Background:
Since bacteria are the earliest known organisms, there has been significant interest in their
variety and biology, most certainly concerning human health. Recent advances in Metagenomics sequencing
(mNGS), a culture-independent sequencing technology have facilitated an accelerated development in clinical
microbiology and our understanding of pathogens.
Objective:
For the implementation of mNGS in routine clinical practice to become feasible, a practical and scalable
strategy for the study of mNGS data is essential. This study presents a robust automated pipeline to analyze clinical
metagenomic data for pathogen identification and classification.
Method:
The proposed Clin-mNGS pipeline is an integrated, open-source, scalable, reproducible, and user-friendly
framework scripted using the Snakemake workflow management software. The implementation avoids the hassle of
manual installation and configuration of the multiple command-line tools and dependencies.
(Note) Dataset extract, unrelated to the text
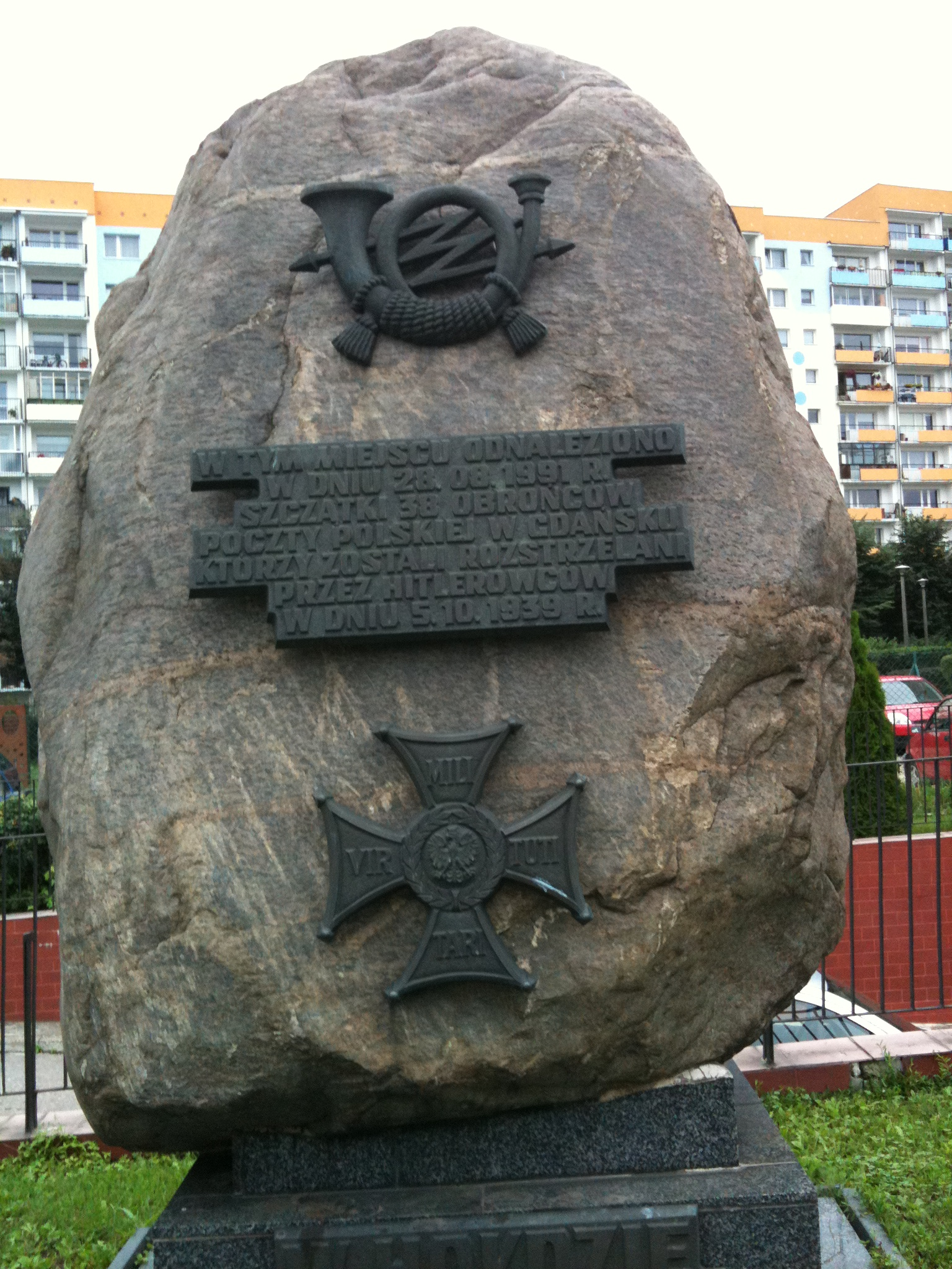 Gdańsk Zaspa - kamień pamiątkowy w miejscu rozstrzelania obrońców Poczty Polskiej w Gdańsku (Niemcy dokonali tej zbrodni najprawdopodobniej 5 października 1939). Pomnik "W Hołdzie Bohaterom".

The approach directly
screens pathogens from clinical raw reads and generates consolidated reports for each sample.
Results:
The pipeline is demonstrated using publicly available data and is tested on a desktop Linux system and a
High-performance cluster. The study compares variability in results from different tools and versions. The versions
of the tools are made user modifiable. The pipeline results in quality check, filtered reads, host subtraction,
assembled contigs, assembly metrics, relative abundances of bacterial species, antimicrobial resistance genes,
plasmid finding, and virulence factors identification. The results obtained from the pipeline are evaluated based on
sensitivity and positive predictive value.
Conclusion:
Clin-mNGS is an automated Snakemake pipeline validated for the analysis of microbial clinical
metagenomics reads to perform taxonomic classification and antimicrobial resistance prediction.